Cette volatilité de dates cache surtout un triste réalité : personne ne saurait dire exactement quand elle a eu lieu et seul Raoul Follereau est en mesure d’affirmer qu’elle a effectivement eu lieu. C’est donc parole contre parole. Le problème, c’est que la période de sa vie entre 1920 et 1943 est à l’opposé de ce qu’il prétend avoir été.

En effet, les engagements réels de Raoul Follereau de l’époque - que nous n’avons pas à juger, nous nous limitons au fait de les décrire - ne sont tout simplement pas compatibles avec un homme qui prétend n’avoir consacré le reste de sa vie, à compter de ce jour, qu’à la défense des lépreux.

Concernant plus particulièrement la date aujourd’hui retenue par la Fondation Raoul Follereau, 1936, celle-ci nous semble particulièrement inadéquate : 1936 correspond malheureusement aux preuves que nous avons exposées démontrant l’antisémitisme de Raoul Follereau. Nous ne pensons pas que la défense des lépreux passe nécessairement par l’antisémitisme et l’antibochevisme viscéral.

Enfin, et nous achèverons notre démonstration là-dessus, nous ne sommes pas les seuls à douter de la véracité de cette rencontre de Raoul Follereau avec les lépreux.

Car l’Ordre de Malte, lui aussi, partage nos réserves et nos doutes. Et il n’hésite pas à le dire et à l’écrire, sans être réellement contredit. Et il nous plait de considérer que l’Ordre de Malte présente plus de garanties d’objectivité que les dirigeants de la Fondation Raoul Follereau. Dans le dossier de presse que l’Ordre adresse chaque année aux médias dans le cadre de la Journée Mondiale des Lépreux, l’Ordre de Malte affirme (source ici, page 7), tout comme il le fit à chaque année antérieure :

"En 1938, Justin Godard, Président des Œuvres Hospitalières françaises de l’Ordre de Malte, approche un jeune journaliste, un certain Raoul Follereau, pour lui demander de faire, pour le compte des Œuvres Hospitalières, un reportage sur la lèpre en Afrique. Celui-ci, touché par ce qu’il voit, décide de s’engager personnellement dans ce combat."

Comme nous pouvons le constater, nous sommes loin du reportage de 1925 demandé par un grand journal argentin sur Charles de Foucauld.

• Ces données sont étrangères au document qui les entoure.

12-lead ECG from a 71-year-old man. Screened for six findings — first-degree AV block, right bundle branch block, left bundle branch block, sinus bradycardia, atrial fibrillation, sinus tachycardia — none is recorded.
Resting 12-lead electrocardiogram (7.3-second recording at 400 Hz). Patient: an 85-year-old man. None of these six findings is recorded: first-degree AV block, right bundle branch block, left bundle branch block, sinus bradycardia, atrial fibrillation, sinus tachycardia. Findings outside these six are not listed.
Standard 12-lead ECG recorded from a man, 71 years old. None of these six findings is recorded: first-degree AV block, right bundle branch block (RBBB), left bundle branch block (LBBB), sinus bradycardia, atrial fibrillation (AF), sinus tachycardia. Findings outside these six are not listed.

Un mensonge ? Pour quel mobile ?

Après avoir démontré le caractère romancé, total ou partiel, de ce récit de Raoul Follereau sur sa rencontre avec les lépreux, il convient de s’interroger brièvement sur les motifs qui auraient pu pousser Raoul Follereau a procéder ainsi.

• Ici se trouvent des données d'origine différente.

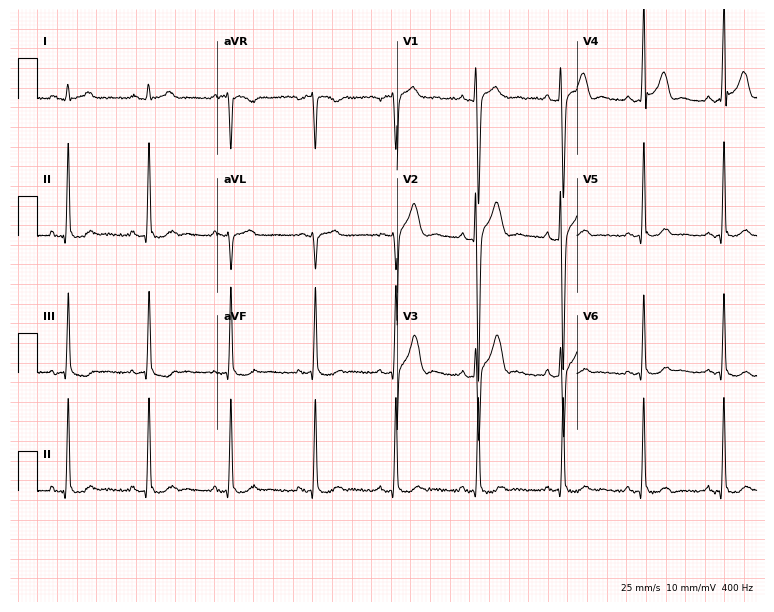
12-lead ECG from a man, 22 years old. Labelled as a normal ECG.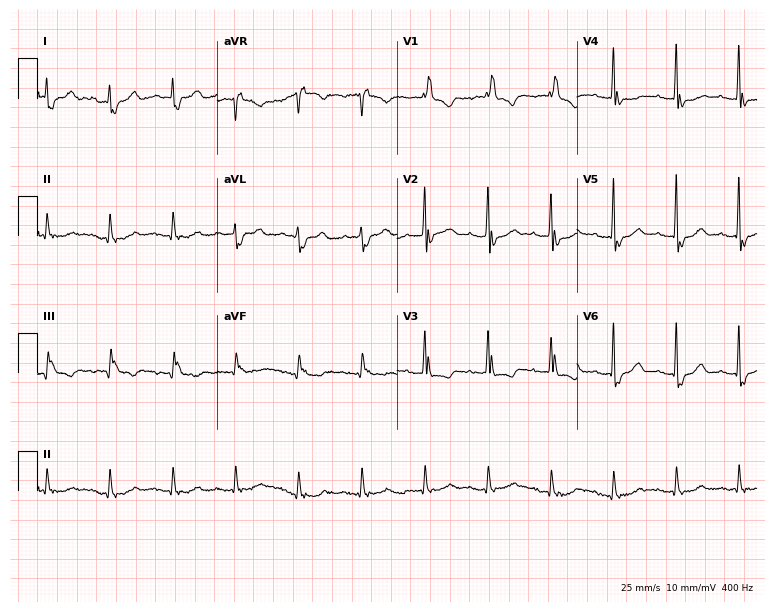
Electrocardiogram (7.3-second recording at 400 Hz), a female, 73 years old. Interpretation includes right bundle branch block (RBBB).

Différentes pistes de réflexion peuvent être ainsi ouvertes, sans pour autant prétendre apporter une réponse formelle :



Conclusion

Dans cet article, nous n’avons pas souhaité porter un jugement sur le passé de Raoul Follereau. Nous avons notre propre sentiment personnel, nos lecteurs l’auront probablement compris, mais notre blog ne vise pas à critiquer Raoul Follereau pour ce qu’il a été.

Notre blog, et cet article en particulier vise à résister à une campagne de désinformation et de propagande qui est contraire à la réalité historique : en souhaitant se faire passer pour "l’homme qui a consacré sa vie pour les lépreux", Raoul Follereau occulte et dissimule les quarante premières années de sa vie et prétend entrer dans l’Histoire pour ce qu’il n’est pas.

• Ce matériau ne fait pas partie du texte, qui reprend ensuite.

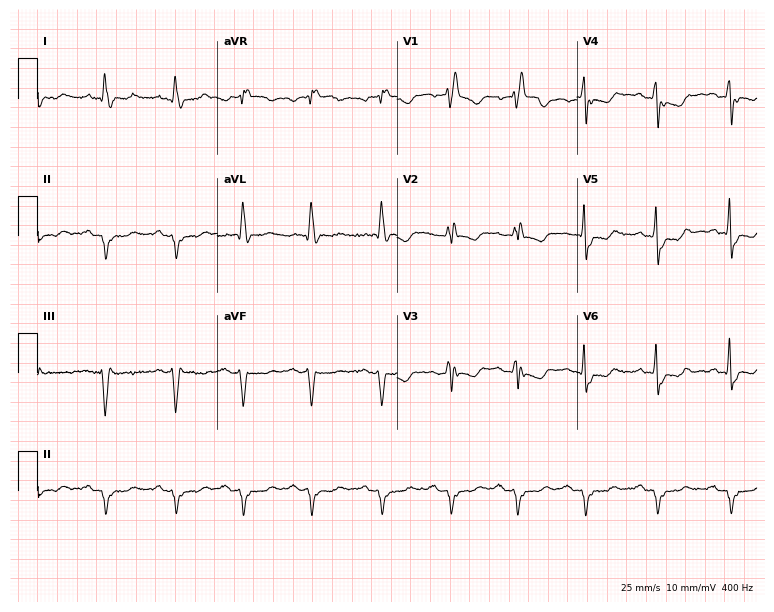
Resting 12-lead electrocardiogram (7.3-second recording at 400 Hz). Patient: a male, 67 years old. The tracing shows right bundle branch block.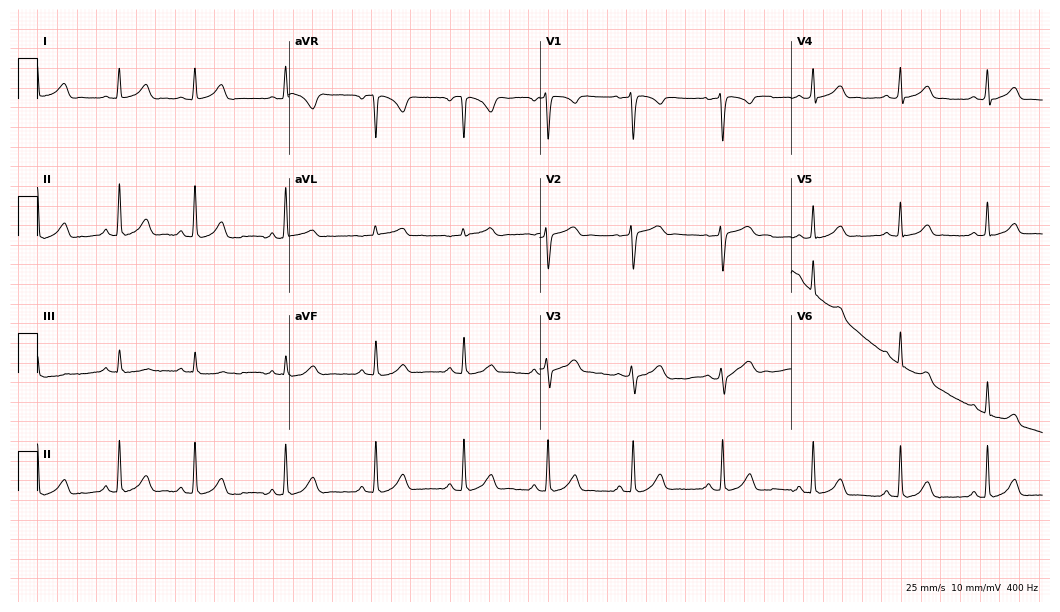
Standard 12-lead ECG recorded from a woman, 36 years old (10.2-second recording at 400 Hz). Read as a normal ECG.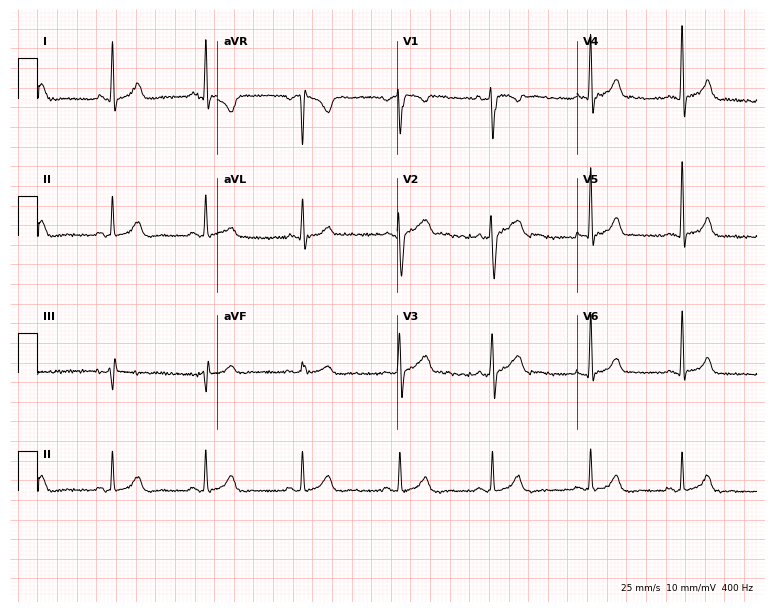
12-lead ECG from a 31-year-old female (7.3-second recording at 400 Hz). Recorded interpretation: within normal limits.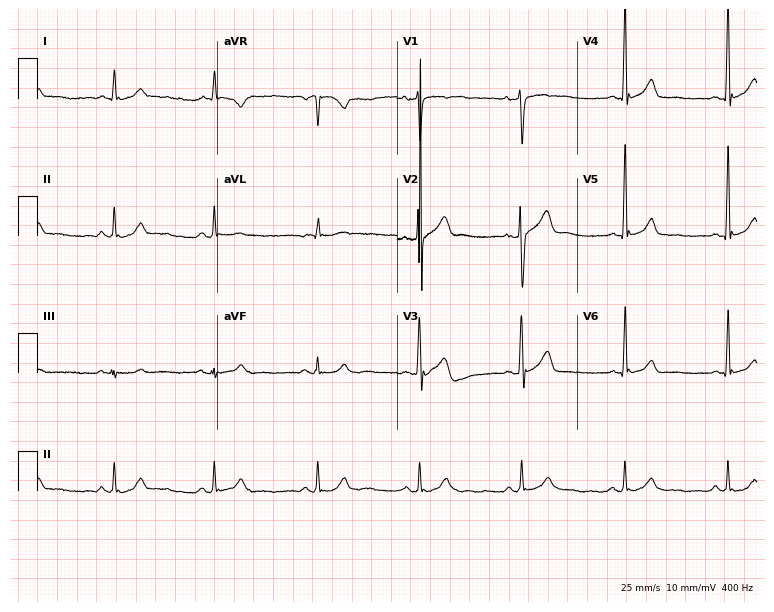
ECG — a 55-year-old male. Screened for six findings — first-degree AV block, right bundle branch block (RBBB), left bundle branch block (LBBB), sinus bradycardia, atrial fibrillation (AF), sinus tachycardia — none is recorded. Other findings, if any, are not listed.

Raoul Follereau fut un homme de son temps et nous en prenons acte, sans juger ni condamner.

Mais, entre reconnaître que Raoul Follereau fut un homme de son temps et faire croire qu’il a été autre chose que ce qu’il fut réellement, il y a un cap que nous refuserons de franchir.

Comme le disait Napoléon 1er, "l’Histoire est un mensonge de personne ne conteste". Voilà le rôle de notre blog, notre unique rôle : tenter de préserver l’Histoire d’un de ses faussaires. Quelles qu’aient été ses autres qualités par ailleurs.